Mine has a 7" inlet, and Oneida suggested I run 7" for at least the first 5-6 feet before transitioning to 6". So I used 7" HVAC snaplock and 2-7" HVAC el's to run the duct up to the ceiling, then transitioned to 6" PVC. If you choose snap lock, be sure to get the heaviest gauge you can get; a lot of guys have collapsed the 30 gauge stuff. The transition to PVC is fairly easy to do, though it's not particularly attractive. A 7×6 HVAC transition (reducer/enlarger) will do it, as for the appearance I'm a function over form guy (really don't care what it looks like). Here's what I did to my drum sander to get a 6" port on it. Like I said I function over form, and this works really well.


----------



## shipwright (Sep 27, 2010)

This is the second time in a couple of days that I have posted this reference. It is a good solution to the high cost of fittings.


----------



## descolada (Jun 23, 2013)

I had the same problem looking for 7" duct in my system recently.
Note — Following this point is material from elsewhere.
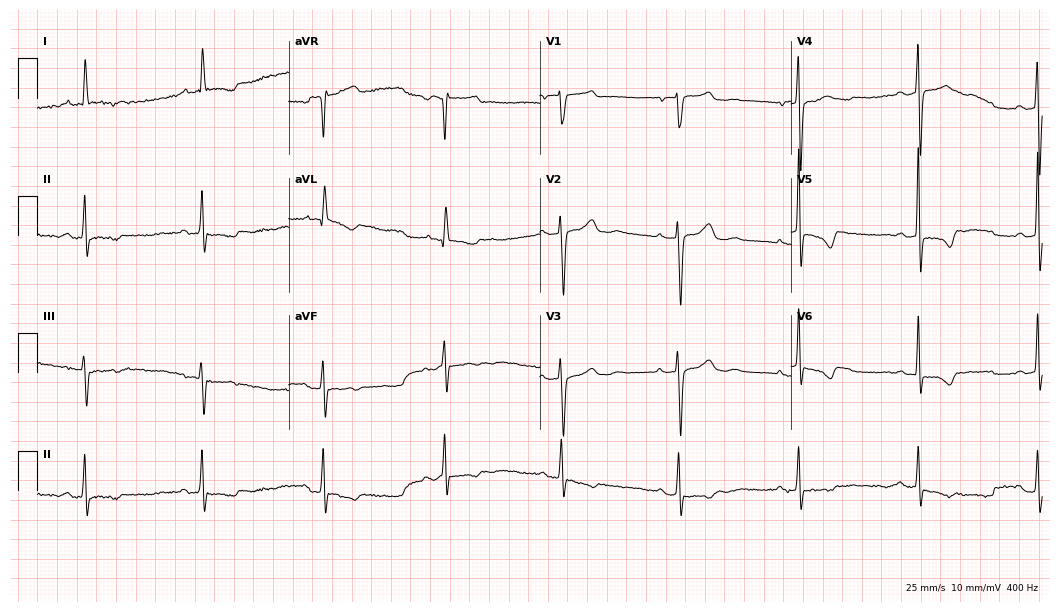
Electrocardiogram, a 75-year-old female patient. Of the six screened findings (first-degree AV block, right bundle branch block, left bundle branch block, sinus bradycardia, atrial fibrillation, sinus tachycardia), none is recorded. Only these six findings were labelled.

If you want to go the sheet metal route (as i did) penn state has pretty reasonably priced. I bought my system using their economy line and it it was a bit of a pain trying to connect everything using duct tape, but worked great once installed. You can find it here: http://www.pennstateind.com/store/economy-ductwork.html

When I went to expand the system I used their economy pieces except i switched in the premium drawband connectors. At 7" they are $20 each instead of $10, but much beefier and easier to install.


----------



## Finn (May 26, 2010)

I put in a six inch system all of 24 gage steel. I am a retired sheet metal worker so I made the wyes myself and bought the ells. You could get a sheet metal shop to make a taper for you to fit PVC and use PVC from there to the equipment. It would be one rather expensive fitting but only one.


----------



## copcarcollector (Aug 8, 2012)

I have that exact dust collector. I ran a small amount of 7 inch metal pipe to turn the corner and go up wall, then used an adapter down to 6 inches for all of the main runs and drops.


----------



## BannorToys (Dec 12, 2013)

Having the exact same dust collector, how do you like it so far? I haven't used mine yet


----------



## Holbs (Nov 4, 2012)

i'm in the process of doing all this myself. gots a blog going with building a Thien Baffle (still in progress).
Everyone that has a grizzly 3HP dual canister says they have 7" inlet. While mine is 6". 
I was lucky.. I have a friend at a HVAC distribution supply house. I get my 6" why's for $3 and snap lock 5' for $7 (all 26 gauge).
Was about to fiddle with the wye's… then I found out they are facing the wrong direction. Unsure what to do about it! Grr…


----------